Kariyerinin başından beri kazandığı Dünya Şampiyonluklarıyla 20’li yaşlarında bir efsane ilan edilen Red Bull Sporcusu Petr Kraus Kapadokya’nın güzelliklerini keşfetmek için Türkiye’deydi. Binlerce yıldır sayısız olaya tanıklık eden ve onlarca farklı medeniyete ev sahipliği yapan Kapadokya, bu kez yer çekimine meydan okuyan bir bisikletçiyi ağırladı. Dünyaca ünlü bisiklet sporcusu, tarihle iç içe mekanları ve doğal güzellikleri yer çekimine ve kendi sınırlarına meydan okuyarak keşfetmek için bisikletiyle Kapadokya’nın her yerini dolaştı. Petr Kraus, bu performansında zaman zaman trial bisiklet disiplininde(bisikletin tekerleklerinin yere minimum temas ettiği; sıçrayışlarla bir noktadan diğerine gitmeyi hedefleyen disiplin) zaman zaman downhill bisiklet disiplininde performans sergiledi. Kapadokyalıların yoğun ilgisiyle karşılaşan sporcu, Kapadokyalı çocukların ve gençlerin bisiklet sporuna ilgi duyması için onlara özel gösteriler yaptı ve gösterdiği hareketlerin püf noktalarını anlattı. Kraus, Kapadokya’yı seçmesinin ardında yatan nedenleri şöyle özetledi:

“10 milyon yıldır doğaya ve sabitliğe meydan okuyan bir mekandan bahsedildiğini duyunca, orayı görmeden yapamayacağımı anladım. Bence hayat bir şeylere karşı mücadele etmektir. Mücadelemiz bizi şekillendirir ve ortaya çıkan şeyin ne kadar güzel olduğu mücadelemizin zorluğuyla ölçülür. Kapadokya’yı bu kadar güzel yapan şey de volkanik kayaların rüzgarlara ve sulara karşı verdiği mücadele olmuş. Benim yaptığım sporda da, yaşamımda da mücadele çok önemli yer tutar. Bu yüzden Kapadokya’nın güzelliklerinde kendimden bir şeyler buldum. Ayrıca Kapadokya’daki sertleşmiş volkanik yüzey zaman içinde rüzgar ve yağmurlar sayesinde özel olarak tasarlanmış büyük bir bisiklet parkurunu andırıyor. Tüf zemin bisiklet sporu için son derece zorlayıcı. Zeminin yapısı gereği, tekerleği temas ettiği alan hızlı dağıldığı için bisikletin kontrolünü sağlamak bir hayli zor.  Ama peribacaları ve diğer kayalıkların dağılımı o kadar güzel ki... Burada olmak rüya gibi bir şey. Sanki tabiat koskoca bir kenti benim sporum için tasarlamış.”

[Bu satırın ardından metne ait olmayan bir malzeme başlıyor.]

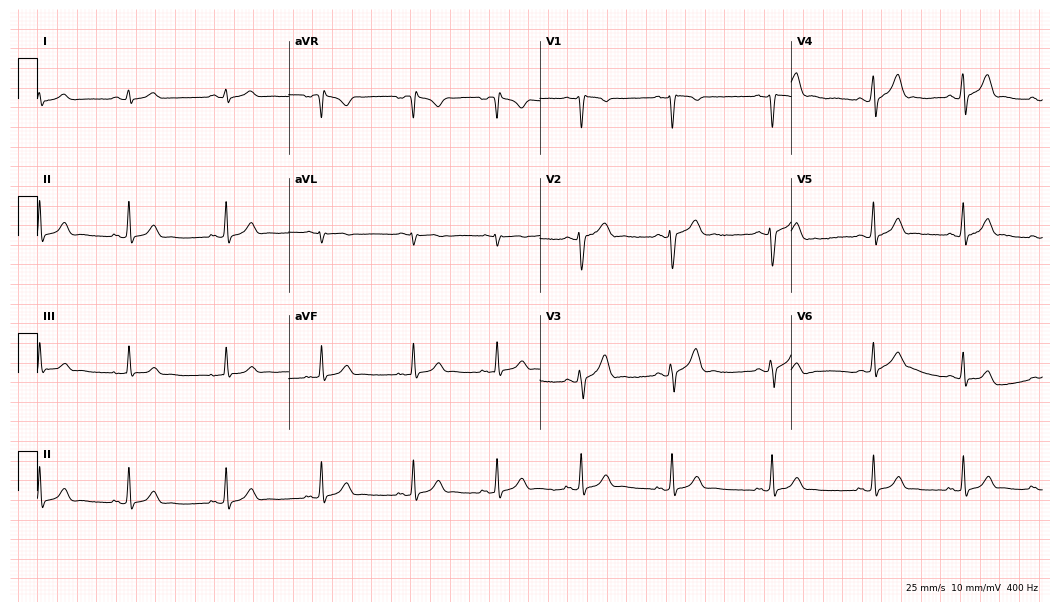
12-lead ECG from a 29-year-old male patient. Recorded interpretation: within normal limits.

Ayrıca, Red Bull Sporcusu Petr Kraus’un Kapadokya macerası bir belgesel haline getirilerek. Tüm dünyada 100’den fazla ülkede dağıtılacak olan belgesel, genelde Türkiye’nin, özelde Kapadokya’nın tanıtımına büyük katkıda bulunacağını vurguladı.

 

KAPADOKYA HAKKINDA:

Red Bull Sporcusu Petr Kraus’un Kapadokya macerasını şöyle anlattı;Kapadokya, (Kappadokia) volkanik dağlardan püsküren lav ve küllerin oluşturduğu yumuşak tabakanın yağmur ve rüzgarlarla aşınması sonucu oluşmuştır.  Dünyanın sayılı güzelliklerinden biri olarak gösterilen bölgenin oluşumu, 60 milyon yıl önce başlamış ve Kapadokya ilk paleolitik dönemden itibaren insanların yaşadığı sayılı yerleşimlerden biri olmuştur. Hititlere ve Roma İmparatorluğu halklarına ev sahipliği yapan bölgeyi cazip kılan özelliklerden biri de, kayalar içine oyulan meskenlerin sunduğu güvenlik olmuştur. Doğa ve tarihin iç içe geçtiği Kapadokya Bölgesi aynı zamanda İpek Yolu’nun üstünde olması nedeniyle stratejik bir konumda olmanın ayrıcalığını yaşamıştır.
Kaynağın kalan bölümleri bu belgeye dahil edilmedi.